YOUR TASK:
Note on the material below: return exactly the lines from the line that holds "ヘリオポーズとボイジャー1号・2号の位置（2006年6月）（イラスト）" through the line that holds "Fjäderhomarnas värdshus", and leave out each picture.

DATASET RECORDS:
━━━━━━━━━━━━━━━━━━━━━━━━━━━━━━

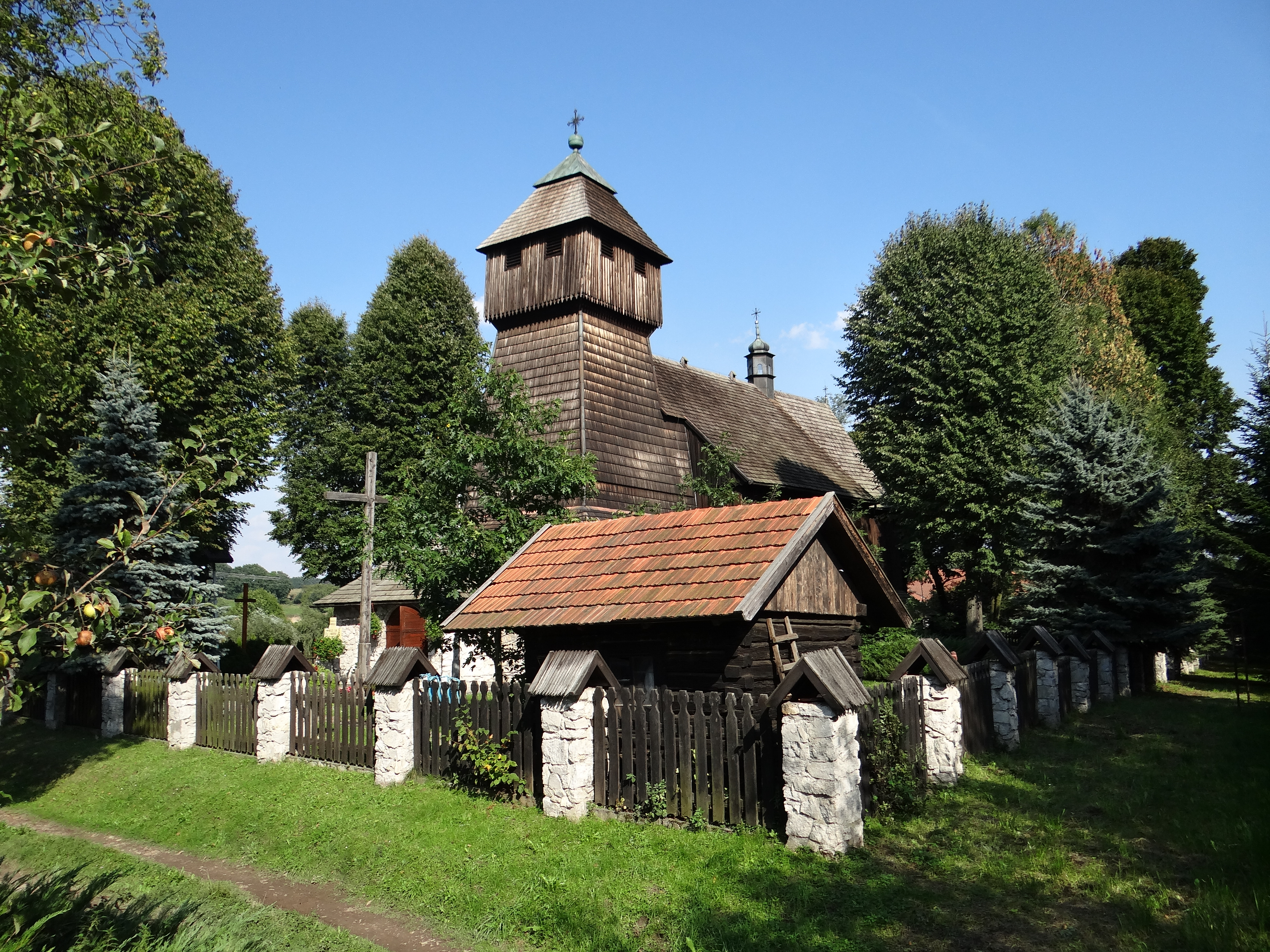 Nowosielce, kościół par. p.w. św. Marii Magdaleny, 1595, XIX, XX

━━━━━━━━━━━━━━━━━━━━━━━━━━━━━━

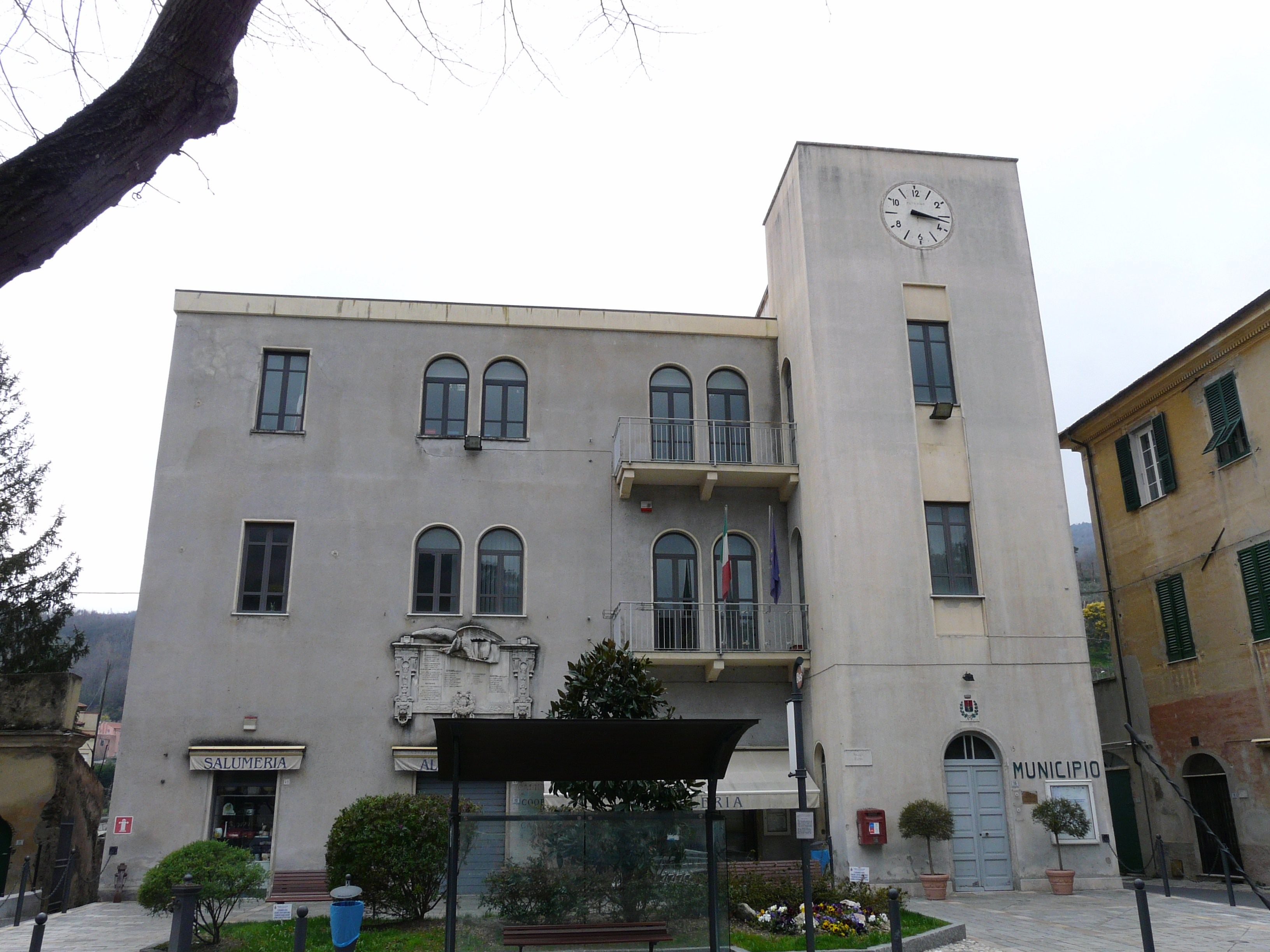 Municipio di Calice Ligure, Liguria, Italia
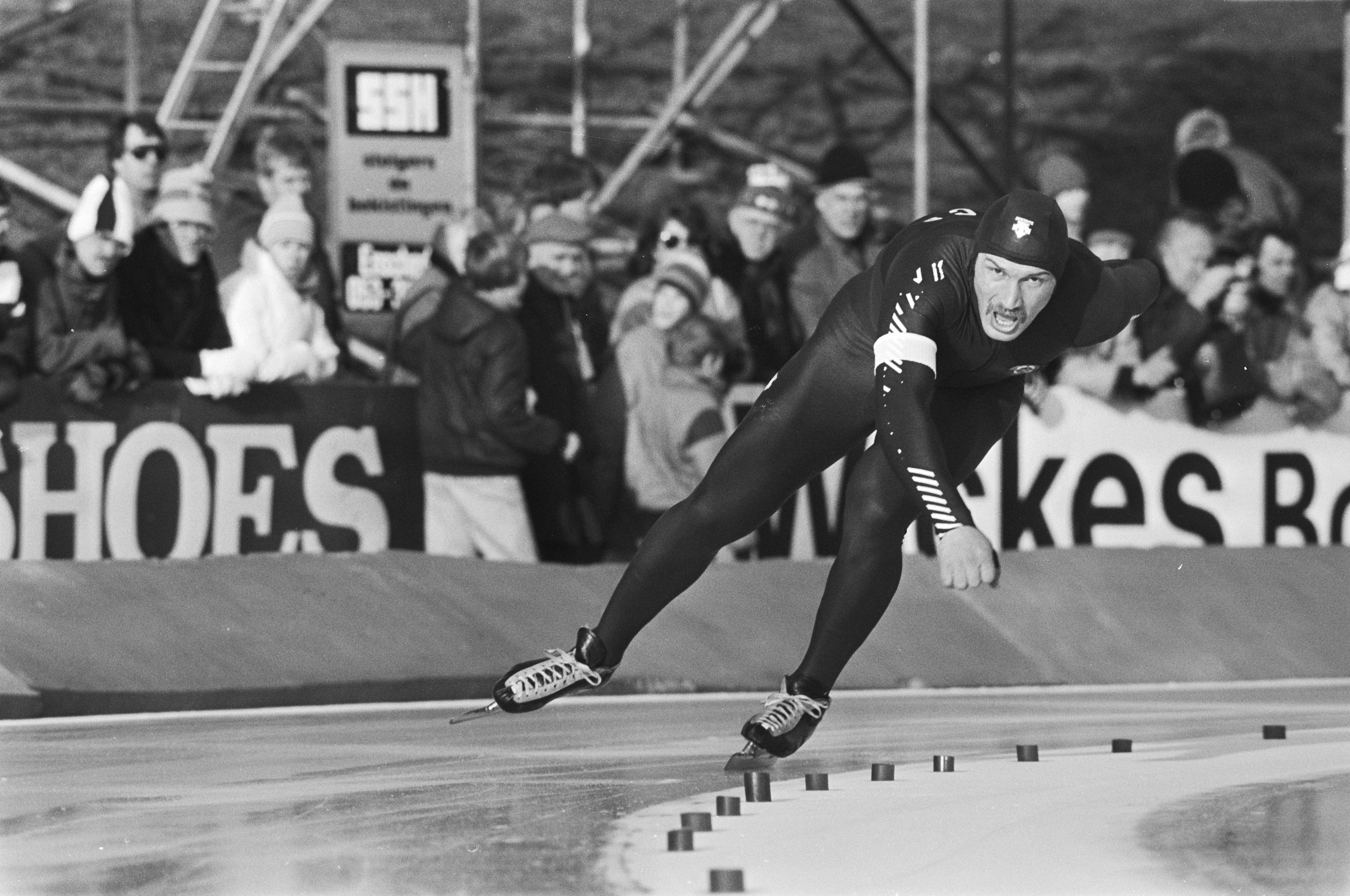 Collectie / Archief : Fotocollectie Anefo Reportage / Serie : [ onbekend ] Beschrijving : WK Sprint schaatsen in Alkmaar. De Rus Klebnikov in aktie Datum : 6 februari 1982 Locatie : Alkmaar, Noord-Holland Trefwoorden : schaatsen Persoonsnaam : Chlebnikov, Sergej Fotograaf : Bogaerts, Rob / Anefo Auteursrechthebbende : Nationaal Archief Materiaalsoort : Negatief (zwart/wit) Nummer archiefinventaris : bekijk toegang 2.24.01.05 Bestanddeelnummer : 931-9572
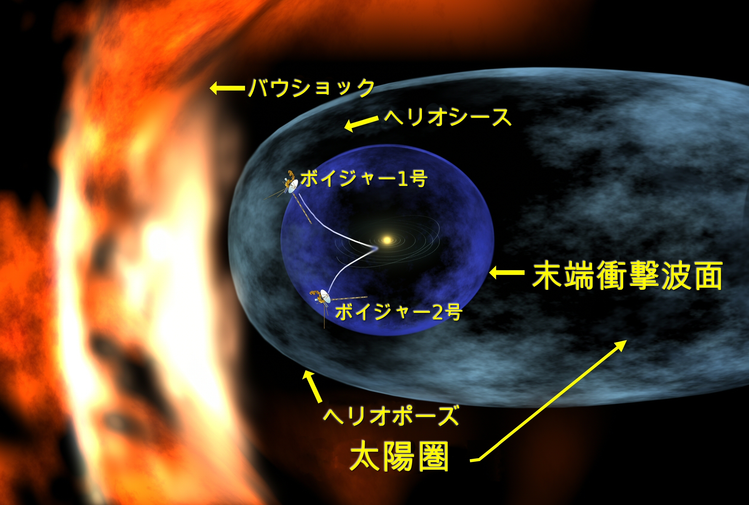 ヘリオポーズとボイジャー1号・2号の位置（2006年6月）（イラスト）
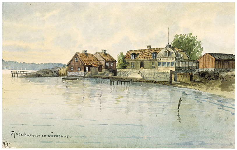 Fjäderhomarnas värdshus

━━━━━━━━━━━━━━━━━━━━━━━━━━━━━━

THE COMPLETED TASK:
 ヘリオポーズとボイジャー1号・2号の位置（2006年6月）（イラスト）
 Fjäderhomarnas värdshus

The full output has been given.